Crisi: da direttivo Assonime le priorita' per favorire sviluppo

(ASCA) - Roma, 14 gen 2014 - Il Consiglio direttivo di Assonime, riunitosi questa mattina a Roma, ha sottolineato l'importanza di una rapida approvazione di una nuova legge elettorale ed ha poi analizzato le misure contenute nella Legge di stabilita'. Pur apprezzando lo sforzo compiuto per mantenere il rispetto del limite del 3 per cento nell'indebitamento del settore pubblico, il Consiglio direttivo di Assonime ha espresso riserve sulla qualita' della manovra, ''ancora prevalentemente centrata su aumenti delle imposte e minuti interventi redistributivi dispendiosi ma di scarso impatto effettivo''. Ha richiamato l'urgenza di avviare con decisione i tagli di spesa e le privatizzazioni, nonche' di aggredire gli oneri regolamentari e burocratici che frenano l'attivita' d'impresa. Ha sottolineato inoltre l'importanza di concludere l'iter parlamentare della Delega fiscale.

In generale, Assonime ha espresso preoccupazione per la lentezza delle decisioni che possono aiutare la ripresa, in particolare per i decreti attuativi relativi alle leggi gia' approvate ma non ancora entrare in vigore, in una situazione economica ancora molto difficile. Il Consiglio direttivo ha esaminato poi lo stato di avanzamento dell'Unione bancaria, apprezzando i progressi compiuti dal Consiglio dell'Ue sul meccanismo unico di risoluzione delle banche in crisi, ma ha manifestato preoccupazione per il lungo rinvio della piena mutualizzazione del fondo di risoluzione (dieci anni).
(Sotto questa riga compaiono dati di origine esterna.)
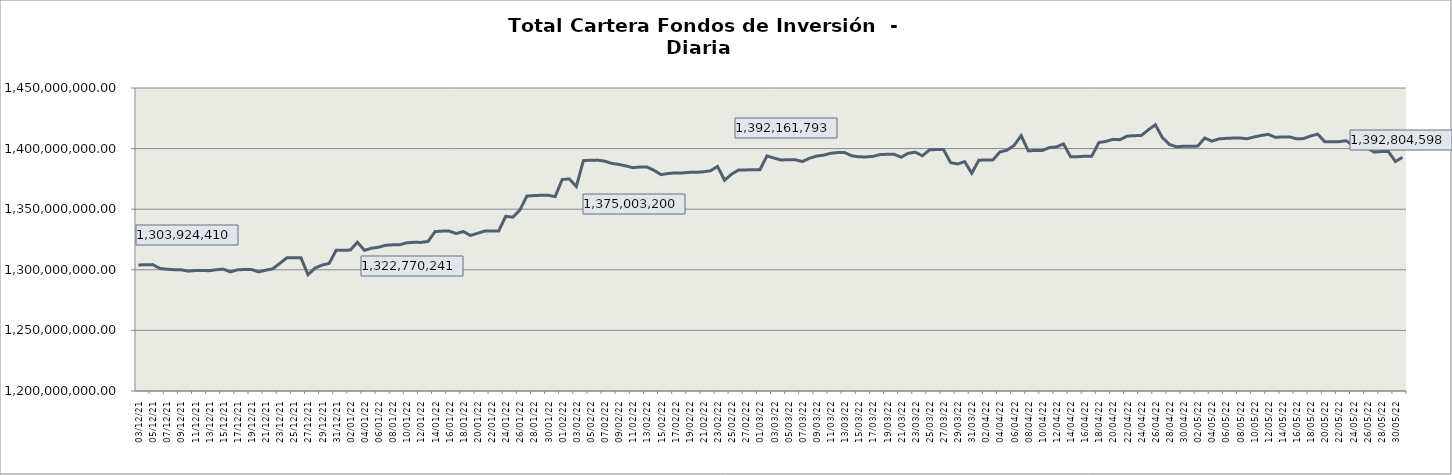
| Category | Cartera |
|---|---|
| 2021-12-03 | 1303924409.644 |
| 2021-12-04 | 1304242255.048 |
| 2021-12-05 | 1304271604.24 |
| 2021-12-06 | 1301192100.06 |
| 2021-12-07 | 1300476447.101 |
| 2021-12-08 | 1300066387.834 |
| 2021-12-09 | 1300033483.648 |
| 2021-12-10 | 1298908365.06 |
| 2021-12-11 | 1299352288.511 |
| 2021-12-12 | 1299382010.669 |
| 2021-12-13 | 1299280217.739 |
| 2021-12-14 | 1300070677.423 |
| 2021-12-15 | 1300570773.91 |
| 2021-12-16 | 1298268278.757 |
| 2021-12-17 | 1299934182.343 |
| 2021-12-18 | 1300273218.37 |
| 2021-12-19 | 1300302956.551 |
| 2021-12-20 | 1298252568.879 |
| 2021-12-21 | 1299625094.802 |
| 2021-12-22 | 1300788781.27 |
| 2021-12-23 | 1305274110.774 |
| 2021-12-24 | 1309891749.192 |
| 2021-12-25 | 1309904606.519 |
| 2021-12-26 | 1309932809.767 |
| 2021-12-27 | 1295907381.18 |
| 2021-12-28 | 1301436841.302 |
| 2021-12-29 | 1303924554.804 |
| 2021-12-30 | 1305283902.71 |
| 2021-12-31 | 1316184490.176 |
| 2022-01-01 | 1316211843.294 |
| 2022-01-02 | 1316243386.665 |
| 2022-01-03 | 1322770240.629 |
| 2022-01-04 | 1316040443.679 |
| 2022-01-05 | 1317850878.381 |
| 2022-01-06 | 1318642047.364 |
| 2022-01-07 | 1320256076.031 |
| 2022-01-08 | 1320600162.526 |
| 2022-01-09 | 1320628866.861 |
| 2022-01-10 | 1322278196.895 |
| 2022-01-11 | 1322707227.581 |
| 2022-01-12 | 1322594679.647 |
| 2022-01-13 | 1323364628.454 |
| 2022-01-14 | 1331548835.302 |
| 2022-01-15 | 1331927148.625 |
| 2022-01-16 | 1331957210.438 |
| 2022-01-17 | 1329902899.111 |
| 2022-01-18 | 1331589525.175 |
| 2022-01-19 | 1328308463.271 |
| 2022-01-20 | 1330111104.319 |
| 2022-01-21 | 1331909380.413 |
| 2022-01-22 | 1331938272.687 |
| 2022-01-23 | 1331971339.894 |
| 2022-01-24 | 1344124649.934 |
| 2022-01-25 | 1343432705.881 |
| 2022-01-26 | 1349281027.126 |
| 2022-01-27 | 1360836694.561 |
| 2022-01-28 | 1361242609.806 |
| 2022-01-29 | 1361465071.458 |
| 2022-01-30 | 1361496526.788 |
| 2022-01-31 | 1360359071.592 |
| 2022-02-01 | 1374491938.486 |
| 2022-02-02 | 1375003200.275 |
| 2022-02-03 | 1368749586.077 |
| 2022-02-04 | 1390047154.024 |
| 2022-02-05 | 1390466263.168 |
| 2022-02-06 | 1390493133.804 |
| 2022-02-07 | 1389661530.598 |
| 2022-02-08 | 1387841439.015 |
| 2022-02-09 | 1386967232.908 |
| 2022-02-10 | 1385697830.135 |
| 2022-02-11 | 1384280529.959 |
| 2022-02-12 | 1384782773.66 |
| 2022-02-13 | 1384810985.995 |
| 2022-02-14 | 1382103711.351 |
| 2022-02-15 | 1378497223.561 |
| 2022-02-16 | 1379445586.797 |
| 2022-02-17 | 1379972597.136 |
| 2022-02-18 | 1379896595.21 |
| 2022-02-19 | 1380388594.726 |
| 2022-02-20 | 1380415255.376 |
| 2022-02-21 | 1380868390.153 |
| 2022-02-22 | 1381702362.576 |
| 2022-02-23 | 1385324422 |
| 2022-02-24 | 1373886939.944 |
| 2022-02-25 | 1378935377.595 |
| 2022-02-26 | 1382396431.882 |
| 2022-02-27 | 1382426139.772 |
| 2022-02-28 | 1382525281.505 |
| 2022-03-01 | 1382554064.102 |
| 2022-03-02 | 1393949113.562 |
| 2022-03-03 | 1392161793.16 |
| 2022-03-04 | 1390617449.473 |
| 2022-03-05 | 1390781180.033 |
| 2022-03-06 | 1390811646.73 |
| 2022-03-07 | 1389297392.481 |
| 2022-03-08 | 1391949373.81 |
| 2022-03-09 | 1393808868.403 |
| 2022-03-10 | 1394571284.865 |
| 2022-03-11 | 1396121725.493 |
| 2022-03-12 | 1396735347.689 |
| 2022-03-13 | 1396765837.89 |
| 2022-03-14 | 1394056938.433 |
| 2022-03-15 | 1393195638.861 |
| 2022-03-16 | 1393140937.753 |
| 2022-03-17 | 1393588472.731 |
| 2022-03-18 | 1395042213.008 |
| 2022-03-19 | 1395311967.001 |
| 2022-03-20 | 1395344447.646 |
| 2022-03-21 | 1392894365.783 |
| 2022-03-22 | 1396123903.771 |
| 2022-03-23 | 1397032027.685 |
| 2022-03-24 | 1394061139.06 |
| 2022-03-25 | 1398885355.592 |
| 2022-03-26 | 1399257335.511 |
| 2022-03-27 | 1399289979.18 |
| 2022-03-28 | 1388446144.17 |
| 2022-03-29 | 1387295369.923 |
| 2022-03-30 | 1389249618.881 |
| 2022-03-31 | 1379735595.589 |
| 2022-04-01 | 1390389109.5 |
| 2022-04-02 | 1390662654.421 |
| 2022-04-03 | 1390695962.709 |
| 2022-04-04 | 1397247252.926 |
| 2022-04-05 | 1398674253.091 |
| 2022-04-06 | 1402682418.587 |
| 2022-04-07 | 1410700835.967 |
| 2022-04-08 | 1398156791.162 |
| 2022-04-09 | 1398463364.167 |
| 2022-04-10 | 1398475757.145 |
| 2022-04-11 | 1400831201.914 |
| 2022-04-12 | 1401377070.086 |
| 2022-04-13 | 1403887911.821 |
| 2022-04-14 | 1393266798.125 |
| 2022-04-15 | 1393300944.933 |
| 2022-04-16 | 1393718668.105 |
| 2022-04-17 | 1393752888.028 |
| 2022-04-18 | 1404946258.462 |
| 2022-04-19 | 1405913894.299 |
| 2022-04-20 | 1407637808.073 |
| 2022-04-21 | 1407352126.582 |
| 2022-04-22 | 1410266822.529 |
| 2022-04-23 | 1410692959.374 |
| 2022-04-24 | 1410727120.572 |
| 2022-04-25 | 1415448875.09 |
| 2022-04-26 | 1419715952.289 |
| 2022-04-27 | 1409103939.401 |
| 2022-04-28 | 1403442905.844 |
| 2022-04-29 | 1401506904.637 |
| 2022-04-30 | 1401975197.847 |
| 2022-05-01 | 1402011254.309 |
| 2022-05-02 | 1402048612.743 |
| 2022-05-03 | 1408713179.619 |
| 2022-05-04 | 1406118049.133 |
| 2022-05-05 | 1408002482.193 |
| 2022-05-06 | 1408449945.005 |
| 2022-05-07 | 1408691297.145 |
| 2022-05-08 | 1408725920.572 |
| 2022-05-09 | 1408134353.289 |
| 2022-05-10 | 1409623017.444 |
| 2022-05-11 | 1410853157.291 |
| 2022-05-12 | 1411761805.364 |
| 2022-05-13 | 1409260420.094 |
| 2022-05-14 | 1409637997.115 |
| 2022-05-15 | 1409675435.181 |
| 2022-05-16 | 1408077652.575 |
| 2022-05-17 | 1408261378.639 |
| 2022-05-18 | 1410447507.827 |
| 2022-05-19 | 1411918498.775 |
| 2022-05-20 | 1405615074.161 |
| 2022-05-21 | 1405688210.995 |
| 2022-05-22 | 1405727364.265 |
| 2022-05-23 | 1406500605.962 |
| 2022-05-24 | 1402710249.858 |
| 2022-05-25 | 1403680266.484 |
| 2022-05-26 | 1400508214.239 |
| 2022-05-27 | 1397052383.596 |
| 2022-05-28 | 1397572860.463 |
| 2022-05-29 | 1397610293.459 |
| 2022-05-30 | 1389325635.526 |
| 2022-05-31 | 1392804597.983 |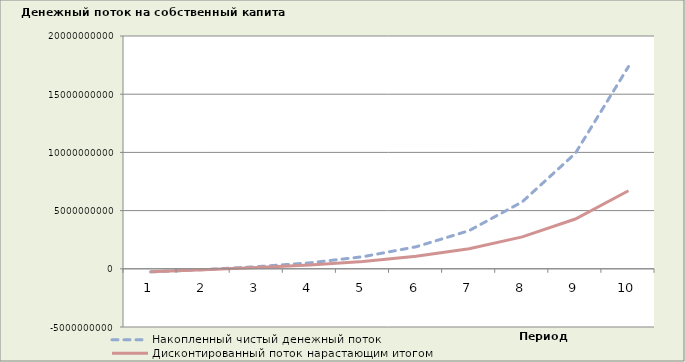
| Category | Накопленный чистый денежный поток | Дисконтированный поток нарастающим итогом |
|---|---|---|
| 1.0 | -265258212.571 | -250087841.166 |
| 2.0 | -69335094.857 | -85893986.201 |
| 3.0 | 181736262.479 | 101137990.711 |
| 4.0 | 511337418.116 | 319388314.745 |
| 5.0 | 1038486045.764 | 629663275.404 |
| 6.0 | 1889528962.394 | 1074922153.709 |
| 7.0 | 3279395678.536 | 1721292998.421 |
| 8.0 | 5750544752.124 | 2742832175.477 |
| 9.0 | 9919805125.558 | 4274845622.208 |
| 10.0 | 17369284731.508 | 6708040941.225 |

Inoltre, non e' stato raggiunto l'accordo sugli strumenti di backup finanziario e fiscale del fondo di risoluzione. Di conseguenza per Assonime ''non si puo' sperare in una riduzione della frammentazione dei mercati finanziari, cosa che implica tassi d'interesse piu' elevati per le imprese italiane''.

Espressa anche preoccupazione per il forte rallentamento del credito bancario, spiegato almeno in parte dall'incertezza sull'impatto sul capitale delle banche del prossimo esercizio di Asset Quality Review e degli stress test della Bce e dell'Eba. Il Consiglio ha infine approvato l'ammissione di sei nuove imprese associate: Barclays Bank P.l.c., Cape Live S.p.A., Comdata S.p.A., Ottana Energia S.p.A., Sea S.p.A. e Zambon Group S.p.A.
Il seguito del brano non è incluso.